Но была и еще одна причина, почему Бузи хотел вооружиться, пусть хотя бы и более щадящим оружием, причина, которая пренебрегала всяким здравым смыслом. Он никогда не был смел, с самого своего детства в этом доме, когда боялся выходить на площадку в темноте. Семейный дом с наступлением сумерек становился пугающим. Он не был обжитым домом, несмотря на возраст, и производил собственные стуки, которые любого человека с воображением тревожили не меньше, чем мог встревожить любой дикий зверь. Дом был построен в стиле искусств и ремесел, вручную, отчего во всех соединениях и швах имелся незначительный люфт.
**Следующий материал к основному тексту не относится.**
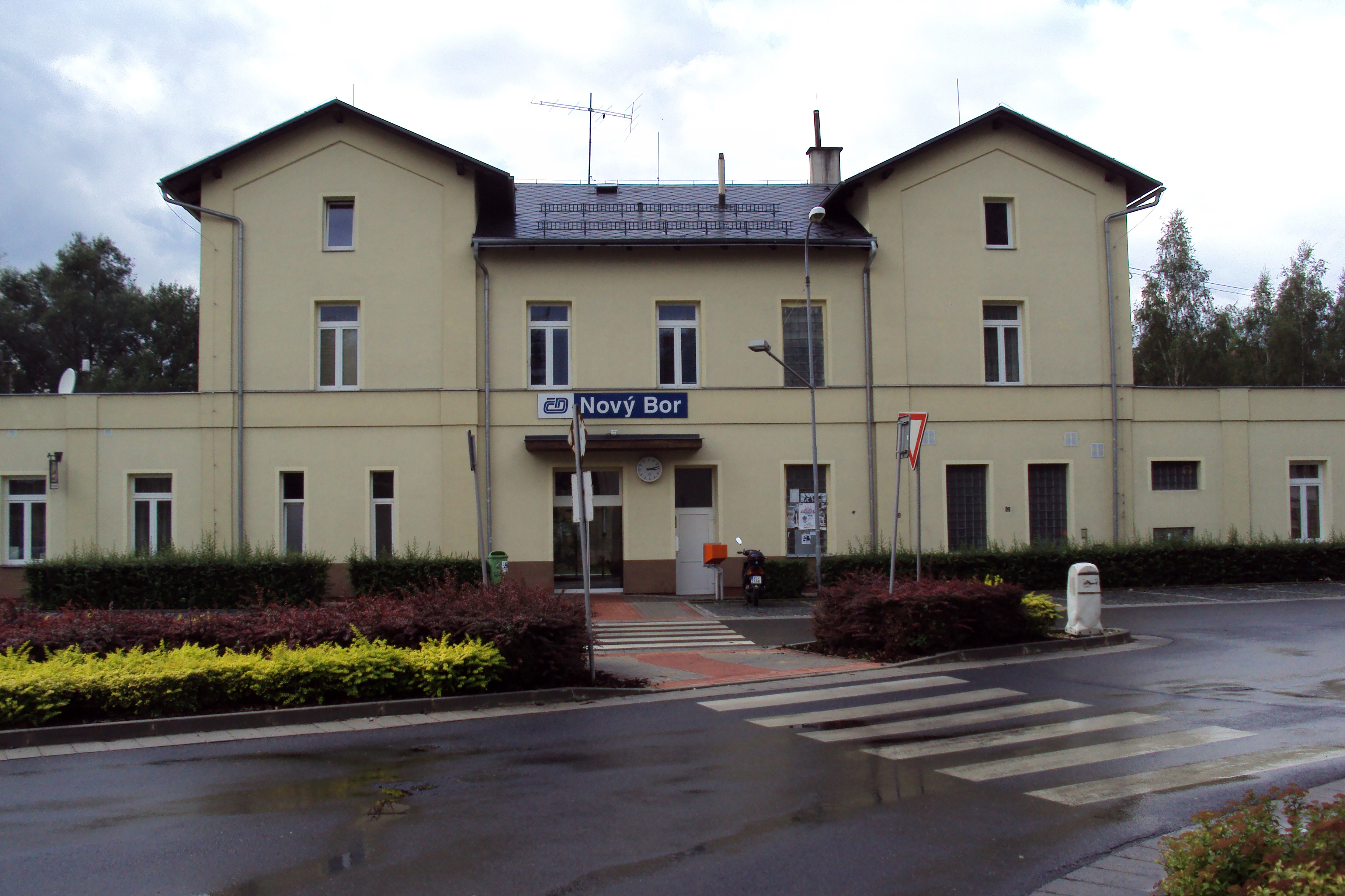 Hlavní vlakové nádraží zvenčí

Даже объемистые расписные обои на стенах были пухлые и отслаивались, они пахли то песком, то солью, в зависимости от сезона и приливов, и были незаменимы в том смысле, что представляли собой в некотором роде часть наследства; но в то же время только они и не допускали крошения стареющей штукатурки. И потому они оставались и помогали поглощать и смягчать бескомпромиссное старение дома. Деревянные рамы и полы виллы, лестницы и перила, инкрустированные тарбони[4] и липой, веранда и балкон, тяжелые двери – все это ворчало, сопело и волновалось, как корабли, в особенности в тропические ночи вроде этой, когда с моря задувал ветер, и вилла изо всех сил напрягалась всеми стенами. Любой человек наверху, нервный, издерганный, у которого сна ни в одном глазу, мог принять потрескивание дерева за шаги незваного гостя, который ковыряется в чем-то, или шарит внизу, или ступает, даже не утруждая себя осторожностью, по скрипучим доскам. По полу. Ни один счастливый ребенок, родившийся в богатой семье, и определенно ни один вдовец в блеклые дни, преследуемый терпкими, тягучими печалями одинокой жизни, не смог бы вернуться после этого ко сну, не вообразив, что его посетили гости человеческой породы с намерением сократить различия между умеренно процветающим и бедняком.